15
August
2019
|
18:11 PM
America/New_York

Building a Better Doctor

Summary

In designing the Virginia Tech Carilion School of Medicine from the ground up, the school’s leaders were able to cherry pick the best elements of medical education.

The Virginia Tech Carilion School of Medicine is one of the nation’s smallest medical schools, with an average of 42 students per year, and among its youngest. But these facts haven’t stopped the school’s administrators from taking on a big mission: creating a new kind of doctor for a new world of medicine. If anything, fledgling status has proved to be a distinct asset.

“When you’re starting from scratch, you have a big advantage,” says Daniel Harrington, M.D., vice dean of the medical school and vice president for academic affairs at Carilion Clinic. “You’re able to create something that is different.”

And it’s that word—different—rather than small or young, that perhaps best describes the school. In less than a decade since it welcomed its first class in 2010, Virginia Tech Carilion has earned national recognition for innovation.
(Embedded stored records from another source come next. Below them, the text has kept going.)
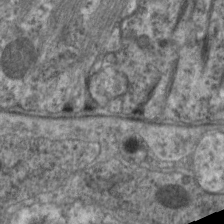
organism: C. elegans
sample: Pharynx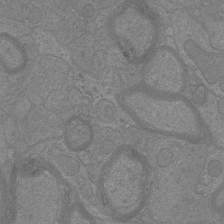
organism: Mouse
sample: Cortical neurons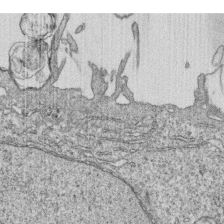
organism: Human
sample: HeLa cell HIV synapse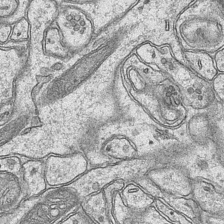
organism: Mouse
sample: CA1 Hippocampus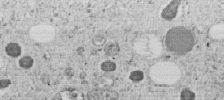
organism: C. elegans
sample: C. elegans embryo early stage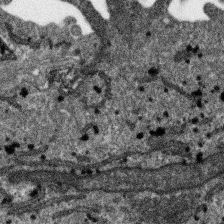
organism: Human
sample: Lung epithelial cells infected with SARS-CoV-2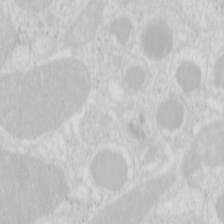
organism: Mouse
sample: Pancreas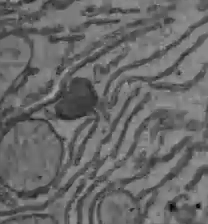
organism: C57BL Mouse
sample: Liver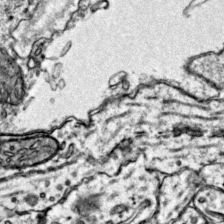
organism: Mouse
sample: Primary visual cortex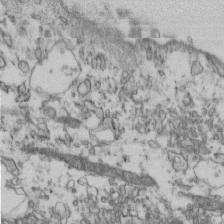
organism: Mouse
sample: Cilia; retinal pigment epithelium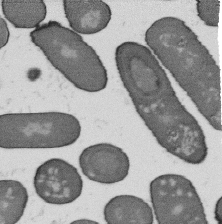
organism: B. subtilis
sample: Bacterial spore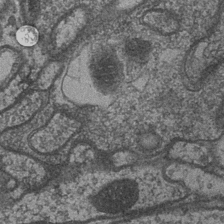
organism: Drosophila
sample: Optic medulla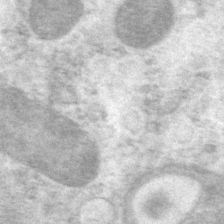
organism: P. pacificus
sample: Pharynx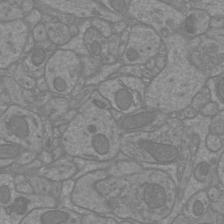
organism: Mouse
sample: Cortical neurons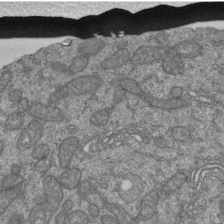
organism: Human
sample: Retinal organoid Rod and Cone cells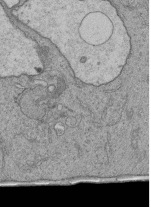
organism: Human
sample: Retinal organoid Rod and Cone cells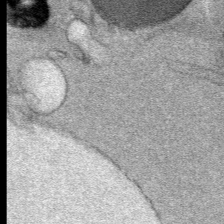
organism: Mouse
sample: Mouse Salivary gland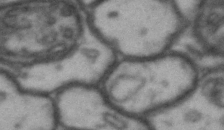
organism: Drosophila
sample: Brain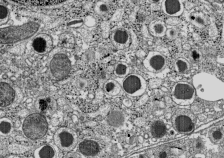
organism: C57BL Mouse
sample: Pancreatic islet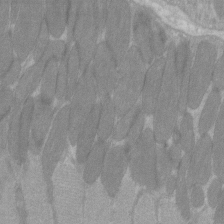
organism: C57BL Mouse
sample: Tibialis anterior muscle cell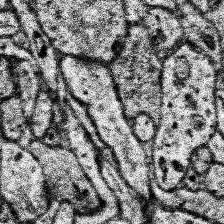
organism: Human
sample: Temporal Lobe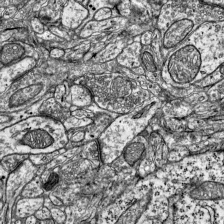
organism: Mouse
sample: Visual Cortex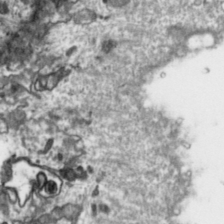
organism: Toxoplasma gondii
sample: Parasites in a vacuole inside a host cell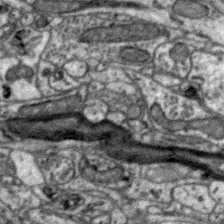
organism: Zebra finch
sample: Brain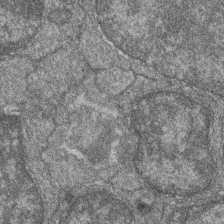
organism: Zebrafish
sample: Cilia; retinal pigment epithelium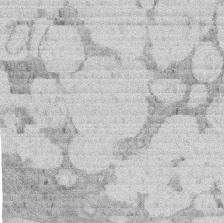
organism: Rat
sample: Salivary granule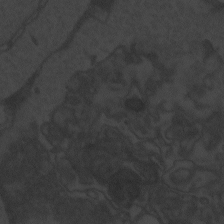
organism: Zebrafish
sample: Macrophage infected with Toxoplasma gondii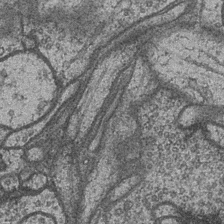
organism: Drosophila
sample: Optic medulla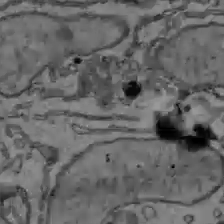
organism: C57BL Mouse
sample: Liver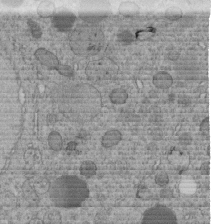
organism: C. elegans
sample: C. elegans embryo early stage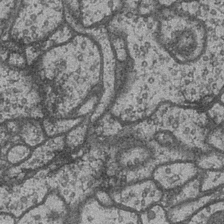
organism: Drosophila
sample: Optic medulla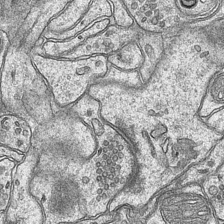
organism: Mouse
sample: CA1 Hippocampus

The medical school has reached for bold, new approaches to every aspect of creating new clinicians, from how it admits applicants to how it instructs them to how they interact with the community around them.  At a time when doctors must stay current with dizzying technological and biomedical breakthroughs, the need has never been greater for clinicians to be sensitive to the human side of medicine. The product of a partnership between Virginia Tech, a renowned research institution, and Carilion Clinic, a health care system with a long tradition of community-based medicine, the Virginia Tech Carilion School of Medicine seems almost uniquely qualified to produce doctors with abundant skills on both sides of that equation. The process begins with the application.

Finding the Best Candidates

From the start, the school’s leaders believed that traditional admissions benchmarks such as academic grades, standardized test results, and formal interviews—while important—failed to reveal key characteristics about which candidates have not just the work ethic and technical skills, but also the human skills required to be effective clinicians.

To help admissions officers gauge those vital qualities, applicants—who now average more than 4,000 for those 42 annual spots—undergo a “multiple mini interview” process, originally developed at McMaster University in Hamilton, Ontario. Virginia Tech Carilion was among the first U.S. schools to recognize its advantages. Applicants arrive in Roanoke over a weekend, where they have the opportunity to meet and mingle with faculty members, administrators, and current students and learn about the school’s patient-centered curriculum. But the heart of the weekend is a full Saturday of one traditional interview and nine decidedly nontraditional interviews.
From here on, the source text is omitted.